Sara Hütter née Engelhardt

Location 
Linienstraße 64
District
Mitte
Stone was laid
20 September 2019
Born
24 November 1905 in Landeshut (Schlesien) / Kamienna Góra
Deportation
on 19 October 1942 to Riga
Murdered
22 October 1942 in Riga
Sara Engelhardt was born on 14 November 1905 in Landeshut (Polish: Łańcut), Silesia. She had several siblings, of whom one sister, Regina, and one brother are known. Her father, Chaim Engelhardt, was a fishmonger; his wife, Deborah Engelhardt (née Gottreich), was a housewife and beloved mother.

Sara Engelhardt moved to Berlin with her family.
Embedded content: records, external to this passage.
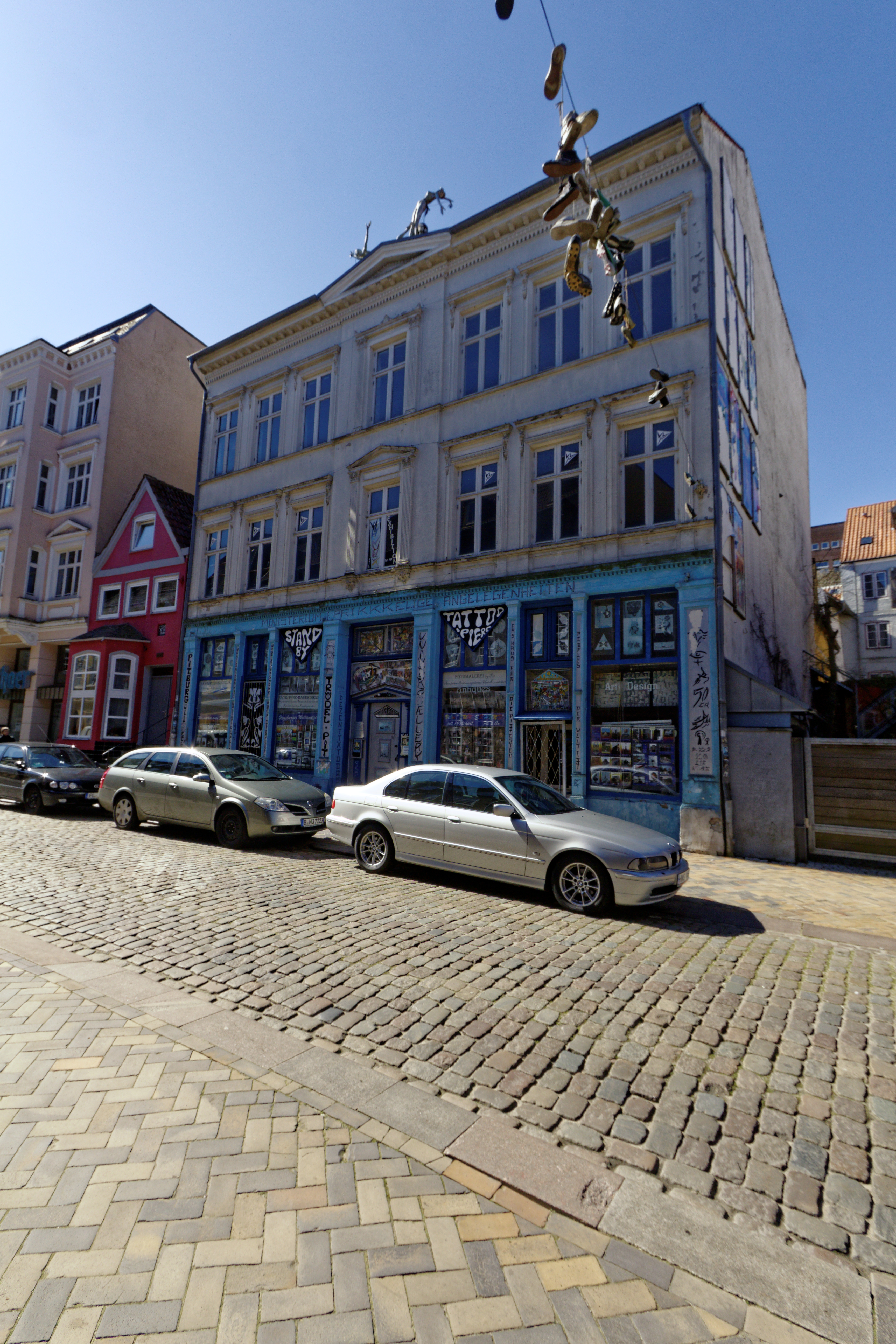 Flensburg, Norderstr. 107-109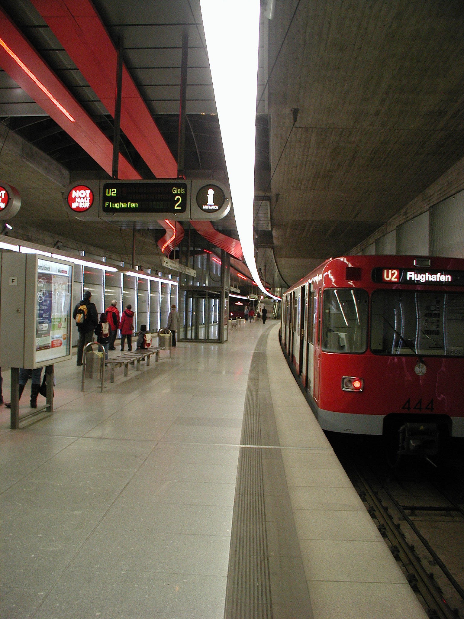 U-Bahnhof Nürnberg Ziegelstein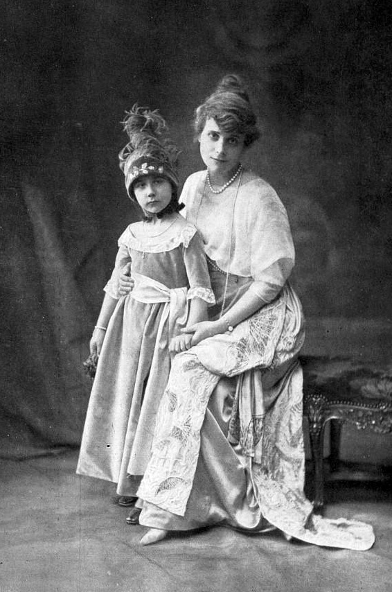 Photograph in Les Modes (cf. Roman d'une garde-robe, p. 174, note 9)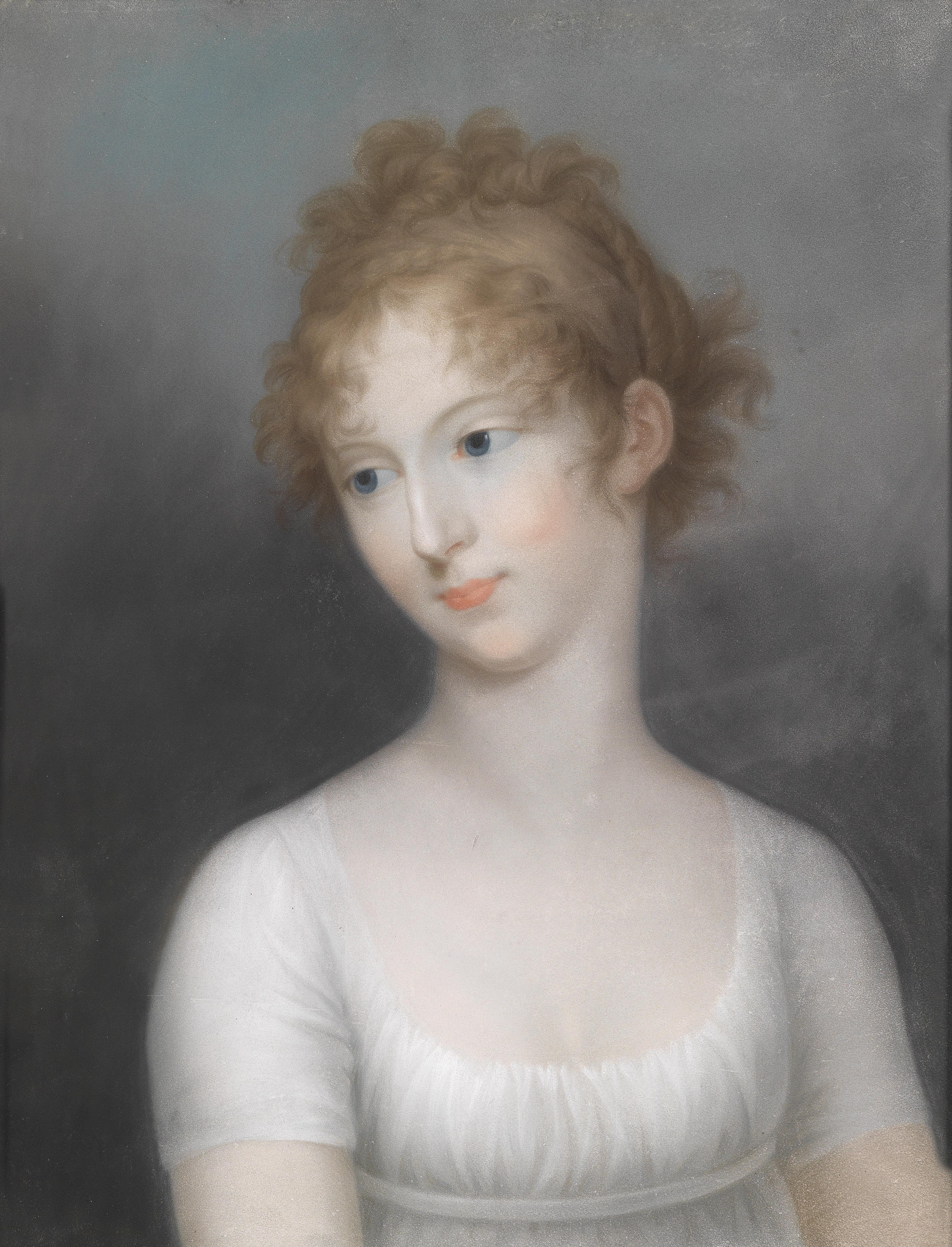 Bildnis der Elena Pavlovna in weißem Kleid, verso alte Beschriftung "paint par F. Wegener à Schwerin 1804", Pastell auf Papier, 52 x 40 cm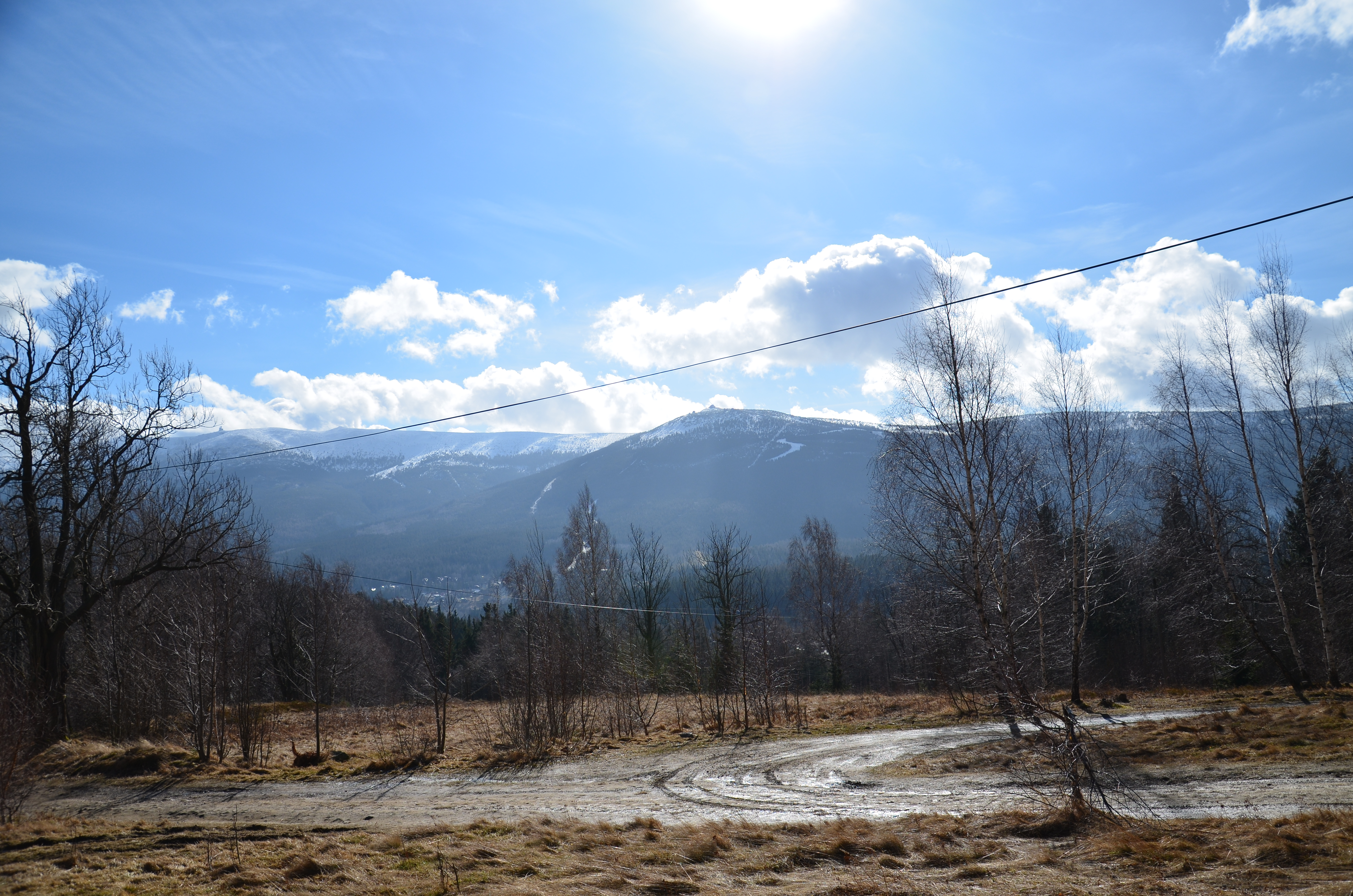 Obszar specjalnej ochrony ptaków Góry Izerskie. This is a photography of Natura 2000 protected area with ID PLB020009

There, she married Eisig Izek Hütter and moved with him to an apartment at Linienstraße 64. They had two children: Doris, born in 1929, and Herbert, born in 1931. Sara’s sister Regina lived with her husband Isaak Schipper, a tailor, only a few houses away, at Linienstraße 61 (at the corner of Gormannstraße 19a).

In 1925, Sara’s mother Debora (‘Doris’) died in Berlin at age 58 and was buried in the Jewish cemetery in Weißensee. All of the girls in the family were named Doris in her memory.

Because Sara’s father, Chaim Engelhardt, held Polish citizenship, he was deported in 1938. With his second wife, he moved to Uruguay via Poland, Russia, and Siberia, where they remained until the end of World War II. He lived in Montevideo, suffering from illness and paralysis, until his death in 1951.

On 28 October 1938, Sara’s husband, Eisig Hütter, was deported to Bentschen (Polish: Zbąszyń) as part of the ‘Polish Operation’ [Polenaktion]. Then Sara, like her relatives Hermann and Paula Schipper, worked as a forced labourer at Krone & Co. (precision mechanics) in Berlin Treptow. Just over a year after his expulsion, Eisig Hütter returned to Berlin, liquidated his business, and was sent to Sachsenhausen concentration camp. He died in Auschwitz in 1943.

In 1942, Sara's daughter Doris became seriously ill and was hospitalised at the Jewish hospital on Iranische Strasse in Wedding. On 19 October 1942, while Doris was still in hospital, Sara was deported from Berlin to Riga along with her son, Herbert. Both were murdered immediately upon arrival. Sara was 47, Herbert 11. After her treatment in hospital, Doris was deported to Theresienstadt in June 1943. In October 1944, she was taken from there to Auschwitz, where she died at age 14.